I was up there about a week ago before the rain
. All I caught was a folding chair on a Cleo. That thing was hard to pull in, thought my line was going to break but it just kept coming in slowly.


----------



## KTkiff (Jul 30, 2004)

y-town said:


> I was up there about a week ago before the rain
> . All I caught was a folding chair on a Cleo. That thing was hard to pull in, thought my line was going to break but it just kept coming in slowly.


Did it jump? Lol


----------



## creekcrawler (Oct 5, 2004)

It's rare to catch a lawn chair. Did you C&R? Lol.


----------



## y-town (Dec 25, 2004)

Should turn it in for a fish Ohio award.


----------



## Rasper (Sep 6, 2012)

Hahaha love it when everyone joins in on a good comment.


----------



## westbranchbob (Jan 1, 2011)

To be honest I'd be happy just to see my teenager catch one. Guess it might just be worth the drive before duck season starts. Which brings up another question. Does the Fairport harbor breakwall still get acton of hunters?


----------



## jiggin'fool (Dec 18, 2005)

I was up at Fairport on the lighthouse wall and guys were shooting ducks as I was fishing for steelhead.... Don't know if you can still hunt there but you might be able to pull double duty while you are there!


----------



## jiggin'fool (Dec 18, 2005)

That was probably 15 years ago...


----------



## KTkiff (Jul 30, 2004)

Yes duck hunters are still there be careful.


----------



## iggyfly (Jun 30, 2012)

Any word on if the bite picked up at all?


----------



## FISNFOOL (May 12, 2009)

KTkiff said:


> Yes duck hunters are still there be careful.

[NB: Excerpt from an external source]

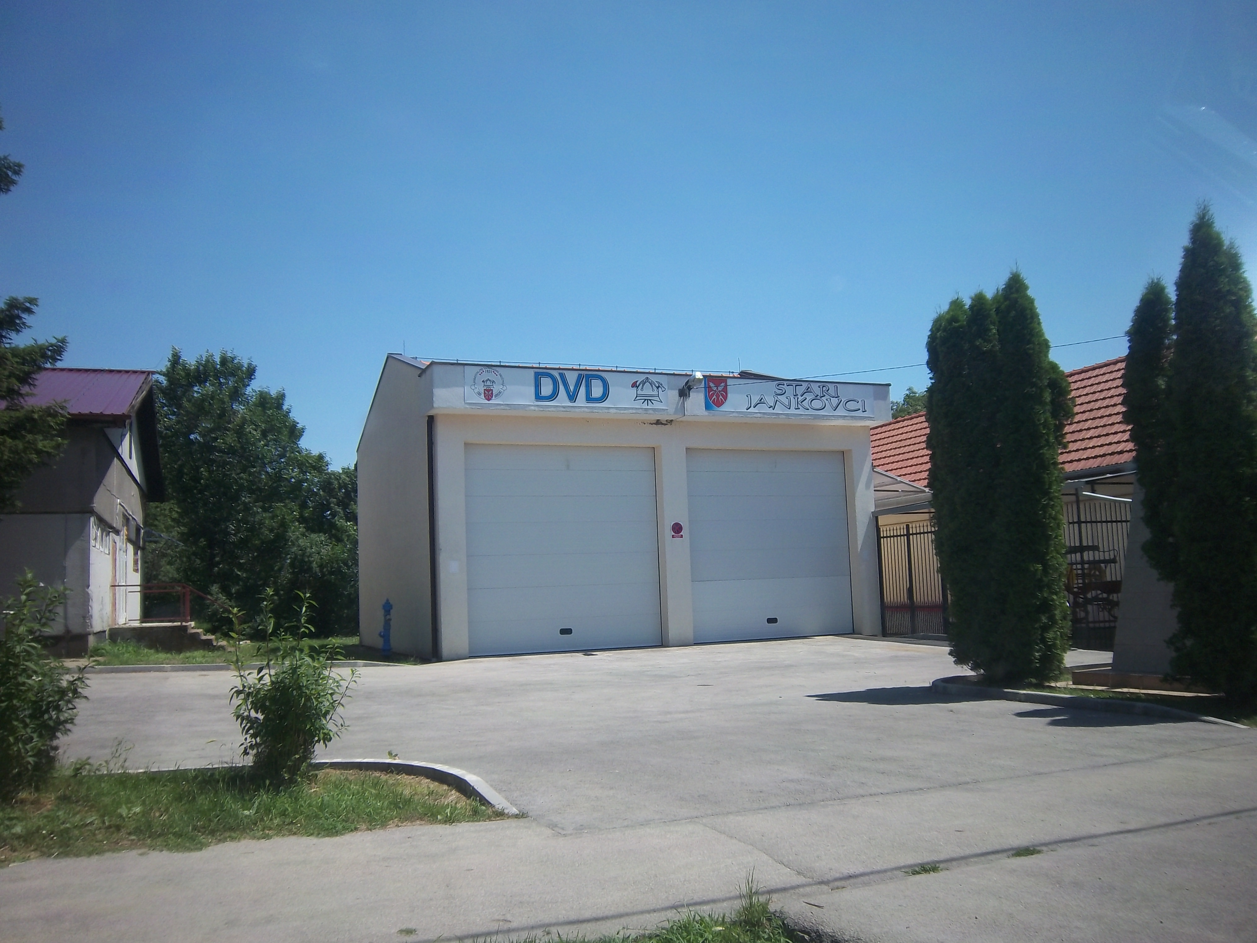 Srpskohrvatski / српскохрватски: DVD u Starim Jankovcima, Republika Hrvatska

Which wall do they hunt from? And what direction do they shoot? I thought the regulation was the break wall could not be attached to the mainland.

I had plans to fish the short wall early morning starting prior to sunrise.


----------



## iggyfly (Jun 30, 2012)

Doubt they can go on the pier


----------



## iggyfly (Jun 30, 2012)

I was out by the lighthouse the other day and didn't see any


----------



## FISNFOOL (May 12, 2009)

iggyfly said:


> Doubt they can go on the pier


I knew that, but am wondering if the pier is in the falling shot zone, if hunting is permitted on the long break wall. Many years ago I was there and a guy was on the long break wall. With his decoy spread, he would have been firing across to the pier.


----------



## westbranchbob (Jan 1, 2011)

Ya in my experiences from years past the long wall can get stupid in the mornings. Evening never seemed to be as bad. To me with kids along it's just not worth the hassle. That's cool, thanks for the info. Gonna have to give it a try in the next few weeks. Might have to pull out the secret swim baits and give em hell.


----------



## KTkiff (Jul 30, 2004)

They aren't on the pier they are on the rocks right by the beach where it leads out to the lighthouse.


----------